The capital stock of the Missouri Pacific Railroad Company
(MoPac), a Missouri corporation, consists of two classes, A and B.
Class A, with 1,849,576 shares outstanding, is preferentially
entitled to noncumulative dividends not to exceed $5 a share
annually, and its equity is limited to $100 a share. Class B, with
39,731 shares outstanding, is entitled to the earnings and equity
in excess of the Class A preferences, and its equity is currently
valued at about $6,500 a share. MoPac's corporate charter provides
that each share of each class is entitled to one vote, with the
proviso that a separate vote of each class is required on any
proposal affecting the preferences or relative rights of either
class. Section 5(11) of the Interstate Commerce Act requires for
ICC approval of a voluntary railroad merger the assent of the
majority of the shares entitled to vote "unless a different vote is
required under applicable State law." Missouri law applicable to
mergers provides for approval by at least a two-thirds vote of all
outstanding shares (Mo.Rev.Stat. § 351.425). Another section of
state law provides for class voting where a corporation's charter
so requires (§ 351.270). A plan to consolidate MoPac and a
subsidiary railroad was approved by their boards of directors and
submitted for ICC approval, including provision for an exchange of
each MoPac share, without regard to class, for four shares of the
new corporation. The proposed plan was to be passed on by the
stockholders voting collectively, rather than by class. Charging
that the proposed exchange was unfair in view of the far greater
value of the Class B stock than that of the Class A stock,
appellants, Class B stockholders, brought this suit for declaratory
relief. The District Court upheld appellants' contention that the
collective voting plan would violate MoPac's corporate charter and
both state and federal law. The Court of Appeals reversed on the
ground that, despite Missouri law, the "plenary character of §
5(11) . . . , with its consequent preemptive nature" compelled a
contrary result.
Held: In a consolidation such as that proposed here,
Missouri law
Page 386 U. S. 163
applies, and § 351.270 of that law requires application of the
corporate charter provision, which, in turn, requires a majority
assent of the stockholders on a separate class-vote basis. Pp.
386 U. S.
167-170.
359 F.2d 106, reversed and remanded.
MR. JUSTICE CLARK delivered the opinion of the Court.

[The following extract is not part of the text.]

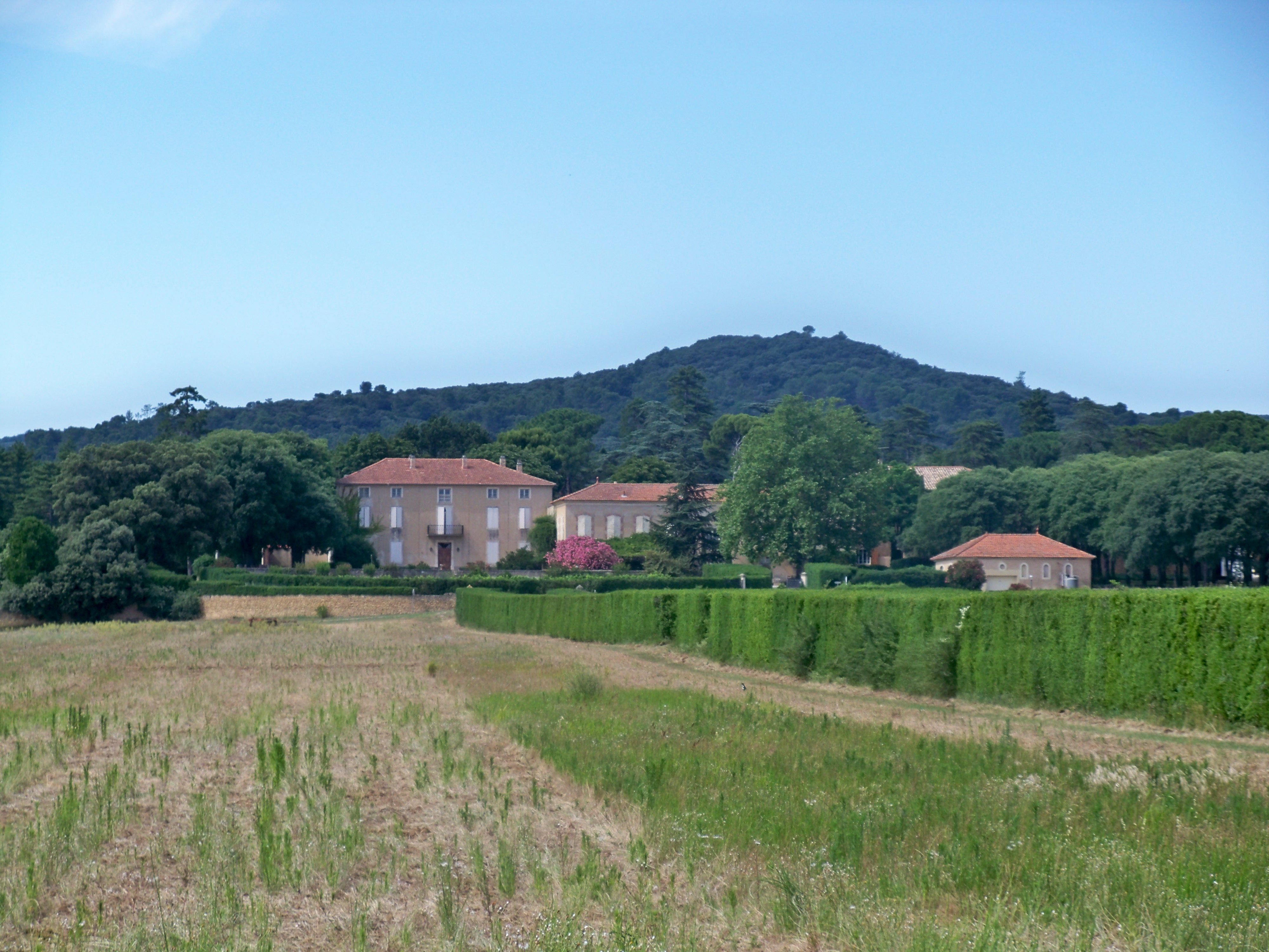 vue générale du Château Saint Estève, AOC Massif d'Uchaux, Vaucluse

The ultimate issue in these cases is whether the holders of the
Class B stock of the Missouri Pacific Railroad Company (MoPac) are
entitled to vote separately, as a class, on the proposed plan of
consolidation of MoPac and Texas and Pacific Railway Company (T
& P) into the newly formed Texas and Missouri Pacific Railroad
Company (T & M). An application has been filed with the
Interstate Commerce Commission requesting permission to effect a
plan of consolidation under § § 5(2) and 5(11) of the Interstate
Commerce Act, as amended, 54 Stat. 905, 908 (1940), 49 U.S.C. §
5(2) and 5(11). MoPac's Board of Directors has announced that its
Class B shareholders are not entitled to vote on the plan
separately and apart from its Class A shareholders, and that it
intends to submit the plan only to the collective vote of the Class
A and Class B shareholders.
Three separate declaratory judgment actions were filed by
different Class B shareholders seeking a declaration
Page 386 U. S. 164
that the plan requires the separate approval of the holders of
the Class B shares by majority vote. Upon a limited consolidation
of the cases, the District Court held that MoPac's Articles of
Association prohibited the consolidation unless class voting was
observed, and that § 5(11) [
Footnote 1] of the Interstate Commerce Act, by adopting
state law, required the separate approval of each class of
shareholders. 233 F. Supp. 747. The Court of Appeals reversed on
the ground that, despite Missouri law, the "plenary character of §
5(11) . . . with its consequent preemptive nature" compelled a
contrary result. 359 F.2d 106, at 119. We granted certiorari. 385
U.S. 814. We have concluded that Missouri law, as provided by §
5(11), is controlling on the point and that the judgment must,
therefore, be reversed.
I
Background of the Parties and the Litigation
MoPac, a Missouri corporation, is an interstate common carrier
railroad. It had been in reorganization proceedings under 77 of the
Bankruptcy Act, as amended,
Page 386 U. S. 165
11 U.S.C. § 205, until January 1, 1955. [
Footnote 2] After those proceedings terminated, the
corporation's preferred and common stock was replaced by two
classes of $100 stated capital no par voting shares: Class A, which
is preferentially entitled to noncumulative dividends not to exceed
$5 per share annually, and Class B, which is entitled to all the
earnings and the equity in excess of the Class A preferences.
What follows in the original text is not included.